There is an async version, where the .aresult() is used.

generation = llm.generate_async(<prompt>)
output = await generation.aresult()

Customizing sampling with SamplingConfig

With SamplingConfig, you can customize the sampling strategy, such as beam search, temperature, and so on.

To enable beam search with a beam size of 4, set the sampling_config as follows:

from tensorrt_llm import ModelConfig, LLM
from tensorrt_llm.hlapi import SamplingConfig

config = ModelConfig(model_dir=<llama_model_path>, max_beam_width=4)

llm = LLM(config)
# Let the LLM object generate text with the default sampling strategy, or
# you can create a SamplingConfig object as well with several fields set manually
sampling_config = llm.get_default_sampling_config()
sampling_config.beam_width = 4 # current limitation: beam_width should be equal to max_beam_width

for output in llm.generate(<prompt>, sampling_config=sampling_config):
    print(output)

You can set other fields in the SamplingConfig object to customize the sampling strategy, please refer to the SamplingConfig class for more details.

LLM pipeline configuration

Runtime customization

For kv_cache_config, scheduling_policy and streaming_llm features, please refer to LLaMA's README for more details, the high-level API supports these features as well by setting the corresponding fields in the LLM() constructor.

from tensorrt_llm import ModelConfig, LLM
from tensorrt_llm.hlapi import KvCacheConfig, SchedulerPolicy

config = ModelConfig(model_dir=<llama_model_path>)
llm = LLM(config,
          kv_cache_config=KvCacheConfig(
                            max_new_tokens=128,
                            free_gpu_memory_fraction=0.8),
          scheduling_policy=SchedulerPolicy.GUARANTEED_NO_EVICT)

Tokenizer customization

By default, the high-level API uses transformers AutoTokenizer.

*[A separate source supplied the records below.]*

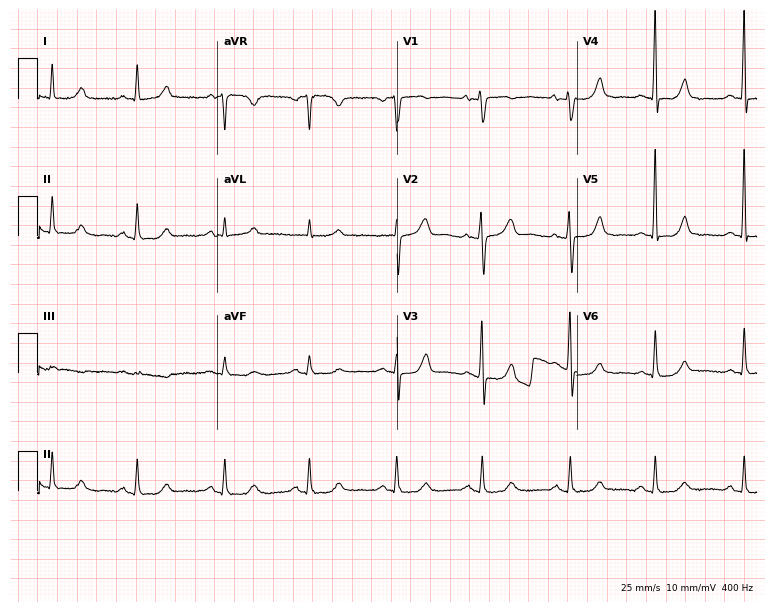
ECG — a 77-year-old female patient. Screened for six findings — first-degree AV block, right bundle branch block, left bundle branch block, sinus bradycardia, atrial fibrillation, sinus tachycardia — none is recorded. Other findings, if any, are not listed.
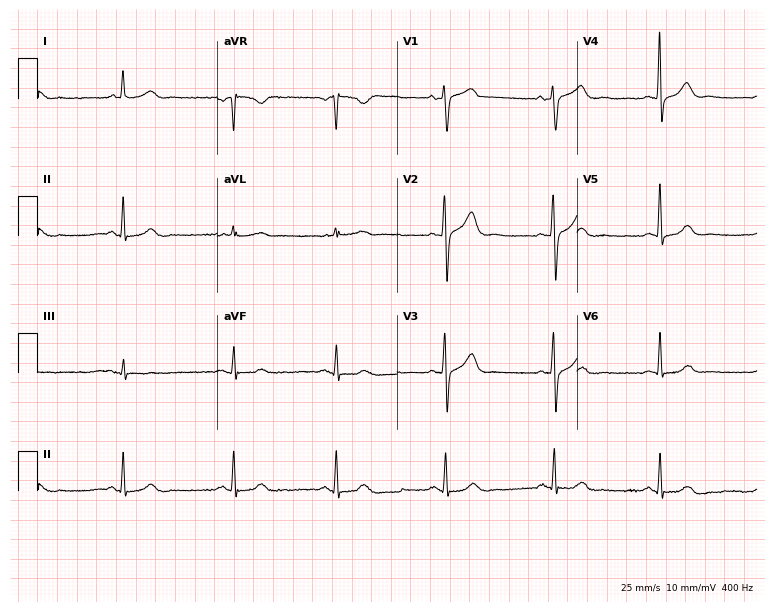
12-lead ECG (7.3-second recording at 400 Hz) from a female patient, 70 years old. Screened for six findings — first-degree AV block, right bundle branch block (RBBB), left bundle branch block (LBBB), sinus bradycardia, atrial fibrillation (AF), sinus tachycardia — none is recorded. Other findings, if any, are not listed.
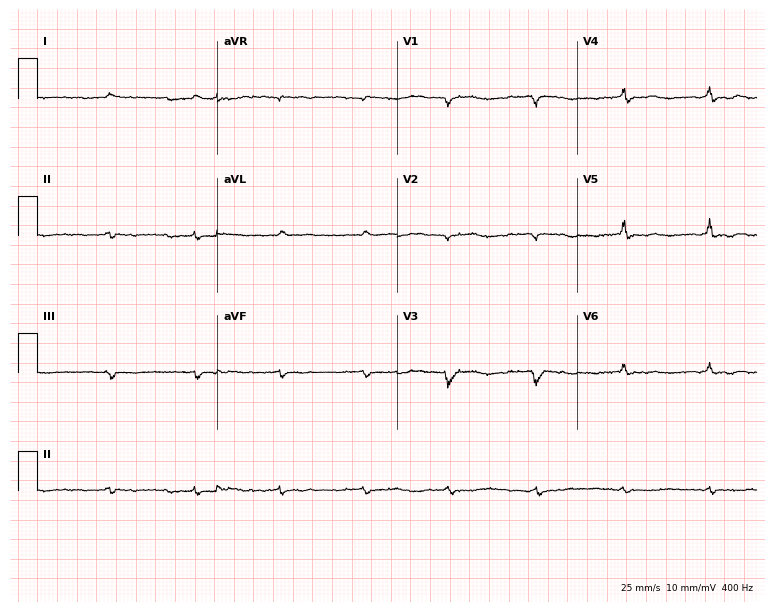
Standard 12-lead ECG recorded from a 76-year-old female patient. None of these six findings is recorded: first-degree AV block, right bundle branch block, left bundle branch block, sinus bradycardia, atrial fibrillation, sinus tachycardia.
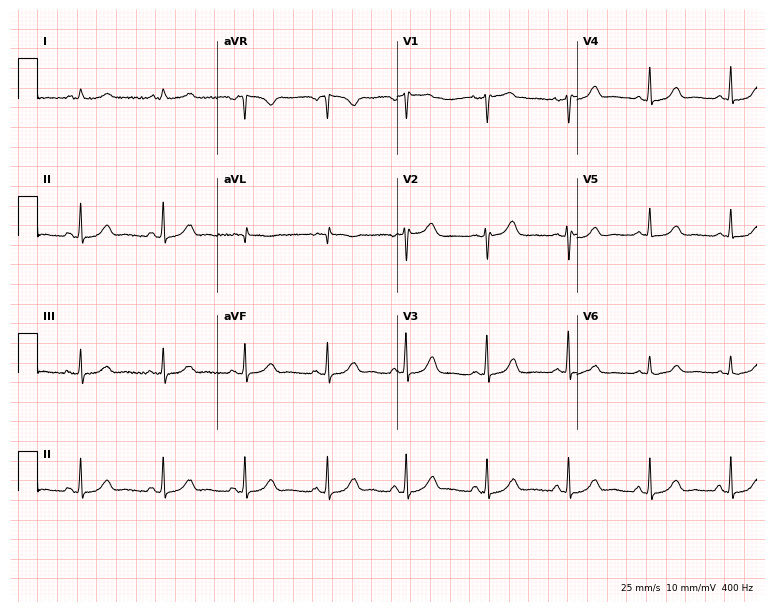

You can override it with your own tokenizer by passing it when creating the LLM object. For example:

llm = LLM(config, tokenizer=<my_faster_one>)

The LLM() workflow should use your tokenizer instead.

It is also possible to input token IDs directly without Tokenizers with the following code, note that the result will be also IDs without text since the tokenizer is not used.

llm = LLM(config)

for output in llm.generate([32, 12]): ...

Disabling tokenizer

For performance considerations, you can disable the tokenizer by passing the token ID list to the LLM.generate/_async method. For example:

config = ModelConfig(model_dir=<llama_model_path>)

llm = LLM(config)
for output in llm.generate([[32, 12]]):
    print(output)

You will get something like GenerationResult(text='', token_ids=[23, 14, 3, 29871, 3], ...), note that the text field is empty since the tokenizer is not activated.

Fine grain control (Danger Zone)

The high-level API is designed to be easy to use with hiding and auto-configuring most of the details, ideally, you don't need to touch the low-level details. However, if you want to fine-tune the underlying details, it is still possible to do so with two temporary APIs:

  1. ModelConfig._set_additional_options to set additional options for the model, such as some TensorRT shape range.
  2. LLM(..., **_additional_options) to set extra options for the LLM pipeline, such as some runtime optimization knobs.

Note that, both APIs are not stable and we aim to gradually remove them, please use them with caution.